If they aren't already, banks should begin preparing to change how they disclose certain types of cyber incidents in 2022.

Federal banking regulators last month published a final rule that will require banking organizations and bank service providers to notify their primary federal regulator within 36 hours if they've experienced a serious computer security incident.

The regulators, the Board of Governors of the Federal Reserve System (FRB), the Office of the Comptroller of the Currency (OCC) and the Federal Deposit Insurance Corporation (FDIC) published the rule on November 23. While it's slated to go into effect on April 1, 2022, banks won't be expected to comply until May 1, 2022.
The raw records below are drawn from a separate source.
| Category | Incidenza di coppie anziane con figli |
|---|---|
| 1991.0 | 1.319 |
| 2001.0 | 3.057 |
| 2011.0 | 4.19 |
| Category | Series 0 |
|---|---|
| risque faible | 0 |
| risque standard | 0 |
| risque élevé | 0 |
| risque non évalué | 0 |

Under the new notification rule, in order to qualify, a computer security incident would have to result in harm to either information systems or data on those systems. It would also, in the eyes of the agencies, have to rise to the level of a “notification incident.”
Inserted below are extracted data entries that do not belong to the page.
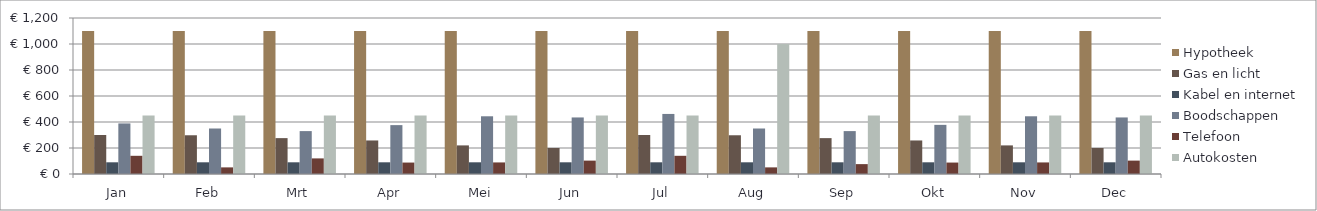
| Category | Hypotheek | Gas en licht | Kabel en internet | Boodschappen | Telefoon | Autokosten |
|---|---|---|---|---|---|---|
| Jan | 1100 | 300 | 90 | 389 | 140 | 450 |
| Feb | 1100 | 298 | 90 | 350 | 50.93 | 450 |
| Mrt | 1100 | 276 | 90 | 330 | 120 | 450 |
| Apr | 1100 | 258 | 90 | 376 | 88 | 450 |
| Mei | 1100 | 220 | 90 | 444 | 89 | 450 |
| Jun | 1100 | 200 | 90 | 435 | 103 | 450 |
| Jul | 1100 | 300 | 90 | 462 | 140 | 450 |
| Aug | 1100 | 298 | 90 | 350 | 50.93 | 1000 |
| Sep | 1100 | 276 | 90 | 330 | 76 | 450 |
| Okt | 1100 | 258 | 90 | 378 | 88 | 450 |
| Nov | 1100 | 220 | 90 | 444 | 89 | 450 |
| Dec | 1100 | 200 | 90 | 435 | 103 | 450 |

According to the rule – as published in the Federal Register - a "notification incident" is any incident that could "materially disrupt, degrade, or impair the viability of the banking organization's operations, result in customers being unable to access their deposit and other accounts, or impact the stability of the financial sector." It defines a computer security incident as any occurrence that could harm systems or information, or violate security policies or procedures.

Bank service providers, lenders and affiliates of lenders have an obligation under the rule too. If it's determined there's been a computer security incident, providers will be required to notify each banking organization that's affected if it's believed the incident will cause a disruption for four or more hours.

It's important to note that the rule doesn't require that the bank service provider gauge how severe an incident is and whether the banking organization should have to notify their customers. That responsibility will ultimately lie with the organization.

"If, after receiving notice from a bank service provider, the banking organization determines that a notification incident has occurred, the banking organization is required to notify its primary Federal regulator in accordance with this final rule," the rule reads.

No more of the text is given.